# My mates grow.



## UKGr0wer (Jan 5, 2010)

This is my mates n.f.t auto grow. he uses a 4ft n.f.t tank in a 2m 1.2m square tent. he uses 600 watt dual spectrum bulb with lumatek digi ballast. using canna all the way with Dr hornbys boost. he had 13 ounce dry in 7 weeks from start to finish of 5 autoflowering plants they are called il diavolo from the attitude seeds. just wanted to see what you guys think?


----------



## 2Dog (Jan 5, 2010)

looks awesome!  lol that means the devil right?  looks crystally 2Dog approves!

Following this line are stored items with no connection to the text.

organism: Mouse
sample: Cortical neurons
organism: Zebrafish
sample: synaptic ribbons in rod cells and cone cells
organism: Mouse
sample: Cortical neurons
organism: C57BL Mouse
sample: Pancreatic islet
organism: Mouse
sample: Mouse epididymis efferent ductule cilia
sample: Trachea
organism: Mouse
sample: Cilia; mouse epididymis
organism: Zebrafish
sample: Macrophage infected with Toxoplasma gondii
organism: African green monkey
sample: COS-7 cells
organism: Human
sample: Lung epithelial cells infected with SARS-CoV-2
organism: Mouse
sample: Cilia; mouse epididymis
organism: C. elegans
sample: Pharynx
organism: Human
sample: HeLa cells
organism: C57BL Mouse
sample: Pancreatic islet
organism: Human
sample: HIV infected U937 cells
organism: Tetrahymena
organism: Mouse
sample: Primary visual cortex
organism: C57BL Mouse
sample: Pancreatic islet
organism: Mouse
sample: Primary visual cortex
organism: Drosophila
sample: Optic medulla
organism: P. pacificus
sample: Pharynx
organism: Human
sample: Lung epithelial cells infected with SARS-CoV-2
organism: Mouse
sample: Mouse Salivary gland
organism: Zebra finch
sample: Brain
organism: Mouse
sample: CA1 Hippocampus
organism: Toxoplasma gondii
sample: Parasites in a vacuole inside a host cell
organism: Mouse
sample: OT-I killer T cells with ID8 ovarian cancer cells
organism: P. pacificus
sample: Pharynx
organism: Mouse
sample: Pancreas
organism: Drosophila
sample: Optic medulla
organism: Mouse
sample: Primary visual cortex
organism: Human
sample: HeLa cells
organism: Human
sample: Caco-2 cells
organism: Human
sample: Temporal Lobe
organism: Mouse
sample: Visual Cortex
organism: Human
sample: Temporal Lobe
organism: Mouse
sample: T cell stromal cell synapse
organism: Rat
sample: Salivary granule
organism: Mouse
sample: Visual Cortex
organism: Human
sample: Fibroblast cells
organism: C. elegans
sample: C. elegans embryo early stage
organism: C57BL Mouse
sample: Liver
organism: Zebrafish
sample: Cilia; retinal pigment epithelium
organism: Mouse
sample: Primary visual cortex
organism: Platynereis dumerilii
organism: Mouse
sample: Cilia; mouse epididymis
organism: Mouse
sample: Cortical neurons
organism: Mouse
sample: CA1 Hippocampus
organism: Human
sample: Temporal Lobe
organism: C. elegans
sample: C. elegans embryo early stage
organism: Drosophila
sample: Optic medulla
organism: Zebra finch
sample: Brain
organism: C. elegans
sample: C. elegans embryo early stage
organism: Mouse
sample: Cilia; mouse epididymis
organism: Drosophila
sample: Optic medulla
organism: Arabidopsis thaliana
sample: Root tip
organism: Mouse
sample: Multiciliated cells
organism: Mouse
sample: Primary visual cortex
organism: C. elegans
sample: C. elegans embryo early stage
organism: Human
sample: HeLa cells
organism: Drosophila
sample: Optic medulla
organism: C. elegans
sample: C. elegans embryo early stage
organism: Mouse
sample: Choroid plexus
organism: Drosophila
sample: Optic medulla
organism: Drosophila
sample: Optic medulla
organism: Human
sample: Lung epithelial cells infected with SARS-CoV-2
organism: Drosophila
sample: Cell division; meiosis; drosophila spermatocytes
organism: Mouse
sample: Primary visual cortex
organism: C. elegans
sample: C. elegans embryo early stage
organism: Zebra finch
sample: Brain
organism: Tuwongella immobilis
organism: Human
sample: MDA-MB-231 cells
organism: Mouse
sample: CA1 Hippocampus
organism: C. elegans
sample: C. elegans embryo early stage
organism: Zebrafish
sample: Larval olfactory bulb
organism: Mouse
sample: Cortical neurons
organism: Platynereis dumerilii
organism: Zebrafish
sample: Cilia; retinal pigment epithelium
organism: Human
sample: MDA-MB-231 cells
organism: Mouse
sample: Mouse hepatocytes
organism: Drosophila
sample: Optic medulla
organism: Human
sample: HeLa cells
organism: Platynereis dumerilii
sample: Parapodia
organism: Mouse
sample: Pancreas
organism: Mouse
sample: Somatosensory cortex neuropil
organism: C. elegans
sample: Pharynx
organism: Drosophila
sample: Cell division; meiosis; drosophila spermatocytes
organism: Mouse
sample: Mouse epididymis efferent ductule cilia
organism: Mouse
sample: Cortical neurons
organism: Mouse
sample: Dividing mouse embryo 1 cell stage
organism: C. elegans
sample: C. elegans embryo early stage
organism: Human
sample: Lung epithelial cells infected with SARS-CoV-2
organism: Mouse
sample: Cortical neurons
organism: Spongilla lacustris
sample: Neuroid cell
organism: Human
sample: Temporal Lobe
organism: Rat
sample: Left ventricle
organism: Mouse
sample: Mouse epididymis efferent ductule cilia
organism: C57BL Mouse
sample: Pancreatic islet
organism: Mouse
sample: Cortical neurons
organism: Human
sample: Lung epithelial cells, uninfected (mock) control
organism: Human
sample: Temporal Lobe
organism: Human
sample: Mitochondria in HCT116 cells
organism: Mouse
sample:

I would smoke that in a hearbeat!


----------



## fruity86 (Jan 5, 2010)

ive be looking in to auto and i think that just sold them to me good result


----------



## UKGr0wer (Jan 5, 2010)

cheers people hes here now he said keep your eyes peeled for the next grow blueberry cross il diavolo just cracked 15 min ago lol

have this on him  :48:


----------



## fruity86 (Jan 5, 2010)

UKGr0wer said:
			
		

> cheers people hes here now he said keep your eyes peeled for the next grow blueberry cross il diavolo just cracked 15 min ago lol
> 
> have this on him  :48:



thank start a gj i want front seats to:watchplant:


----------



## UKGr0wer (Jan 5, 2010)

yea he will make a pic journal for me to post as he has no access to internet atm. cheers again for the input and happy smoking.


----------



## the chef (Jan 5, 2010)

That is awsome! little blue devil will be interesting!


----------



## surreptitious (Jan 5, 2010)

are there any autoflowering strains on nirvana's website?  

you know what would be cool is a representative of nirvana's on the forum.  i know on an old computer forum a representative of an advertiser would jump on the forum every once in a while to talk about their products.


----------